Even before COVID-19, lodging owners were asking the state to devote more money to tourism marketing. Lawmakers from tourist towns last year banded together in a new group called the Tourism Caucus and asked lawmakers in January to raise spending for tourism marketing by half a million dollars.
Amy Spear, vice president for tourism at the Vermont Chamber of Commerce, said New Hampshire’s marketing budget is double that of Vermont’s.
The effort to get more state marketing money was buried by the COVID-19 crisis, but hospitality owners have informally joined forces to lobby lawmakers and the governor as they decide how to spend the state’s share of the CARES Act money.

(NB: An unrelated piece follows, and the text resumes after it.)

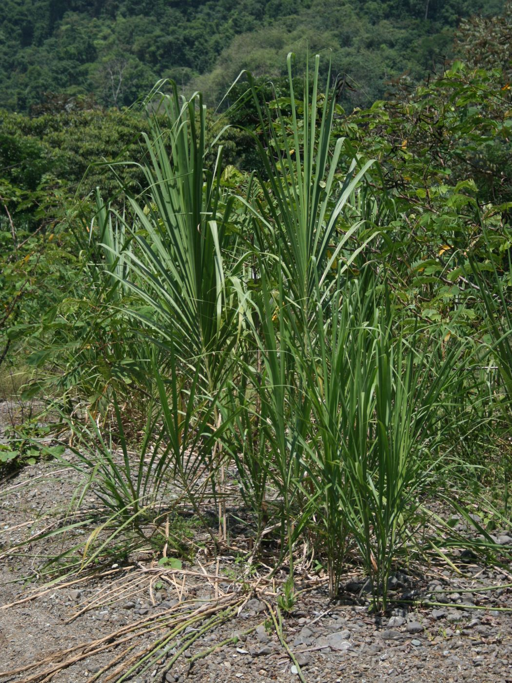 Gynerium sagittatum, Süßgräser (Poaceae) - Costa Rica: Prov. Puntarenas, La Gamba NW Golfito, Valle Bonito

“For an industry that gives so much to Vermont in terms of experiences, to tax income, we feel very unheard and unseen,” said Sarah Morris, whose family owns the Basin Harbor Resort in Vergennes.

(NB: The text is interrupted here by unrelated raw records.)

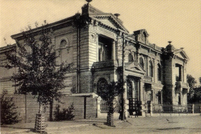 Особняк Наумова в Самаре. В 1918 году - резиденция Комитета Членов Учредительного собрания
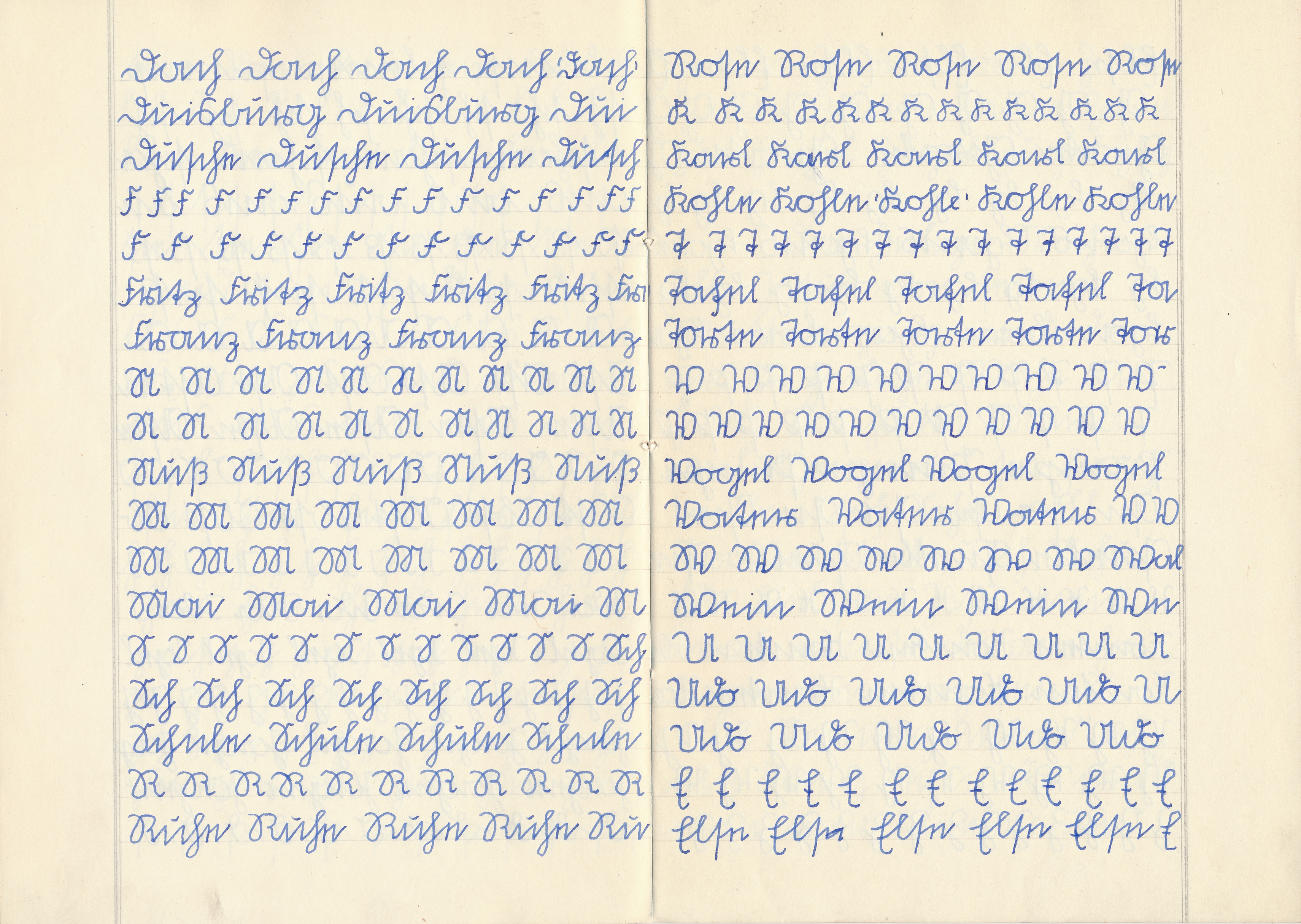 Übungen in deutscher Schrift in einem Schulheft des ersten Schuljahres (1953);Dach, Duisburg, Dusche, F, Fritz, Franz, N, Nuß, M, Mai, S, Sch, Schule, R, Ruhe, Rose, K, Karl, Kohle, T, Tafel, Torte, V, Vogel, Vater, W, Wal, Wein, U, Udo, E, Else
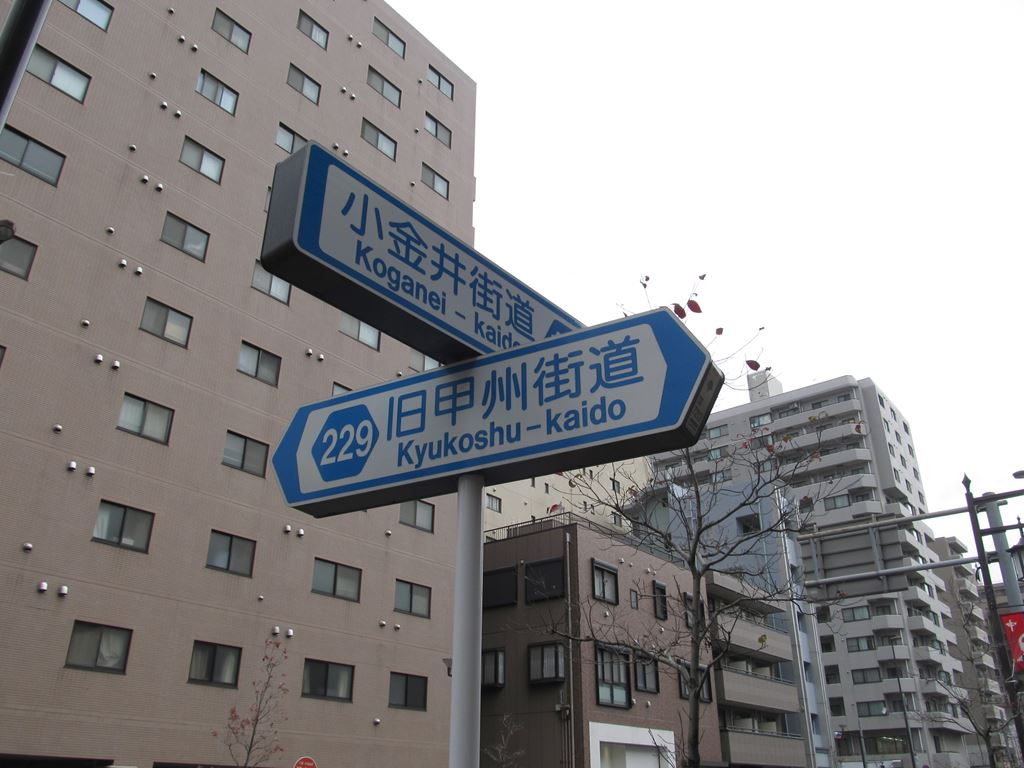 東京都府中市八幡省。旧甲州街道。小金井街道（新小金井街道）。東京都道15号府中清瀬線起点、八幡町交差点。

Morris said she is working with other lodging owners on lobbying efforts. “Personally, I feel the Legislature doesn’t understand marketing and they think that that ask is silly,” she said. “It’s an annual battle for us, and often we are left to market ourselves.”
$200 million target
The hospitality industry is also pushing for a larger share of Vermont’s $1.25 billion from the federal CARES Act, some of which state officials are distributing to industries and private business owners this summer and fall.

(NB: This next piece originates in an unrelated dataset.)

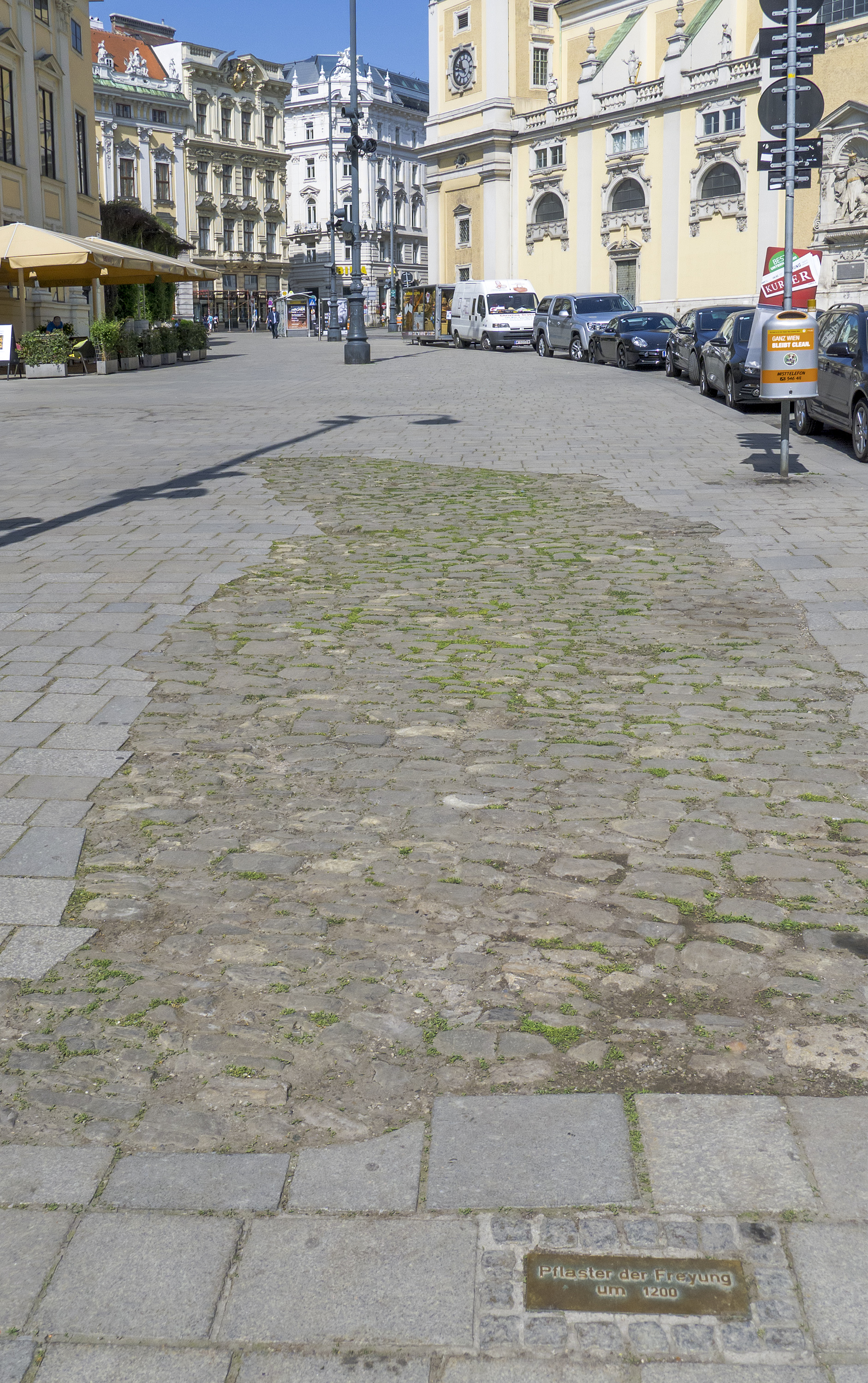 Mittelalterliche Pflastersteine in Wien 1, Freyung, Richtung Nordwesten

“We’re all trying to figure this out,” said Hans Van Wees, the general manager of Hotel Vermont in Burlington, which reopened July 1. “We still have to put a hard number to it, but we feel at least $200 million would be needed for lodging in Vermont to survive until next spring.”
While some Vermont hospitality businesses have received federal emergency PPP and EIDL loans and grants created to help businesses weather the crisis, Vermont doesn’t have a dedicated rescue program for the industry.
On July 6, the state launched its grants program for an array of business sectors that reported revenue drops of at least 50 percent in any one month of the crisis compared to the same month last year. But the maximum grant under that program is $50,000.
“There’s a lot of loss; these grants just do a tiny bit,” said Joan Goldstein, state economic development commissioner. “But we have to offer people some hope that they can survive.”
Mask mandate, please
Another common ask from hospitality businesses: a mask-wearing mandate from the governor that would relieve business owners from having to enforce their own mask requirements.
The Brookings Institution held an online discussion June 29 with Arne Sorenson, the CEO of Marriott — the world’s largest hotel company — and with restaurateur José Andrés to talk about how hospitality businesses nationally are doing in the face of the COVID-19 shutdowns.
Brookings President John Allen said June 29 that 39 percent of U.S. leisure industry employees have lost their jobs in the crisis.
The industry’s future is tied to how confident consumers feel about traveling safely, said Sorenson, whose company closed one-fifth of its 10,000 hotels in the crisis. Consumer confidence, he said, can’t happen without safety measures like remote check-in, new hand-washing protocols, and mask requirements. He said those are things individuals, businesses and governments can control.
“One of the frustrating things is we can’t require guests practically, when the state doesn’t require it, or the county doesn’t require it, that they wear masks,” Sorenson said. Confidence, and along with it the economy, would improve faster with such a requirement, he said.
No matter what happens with the spread of the virus, there’s no guarantee that customers will return to restaurants, lodging and attractions, Holzer said. He noted that the $600 federal unemployment benefit is due to expire at the end of July, which will likely reduce consumer spending.
“The virus remains the key variable… but besides that, how much restructuring will occur, how many businesses will start closing?” Holzer said. “It’s anybody’s guess.”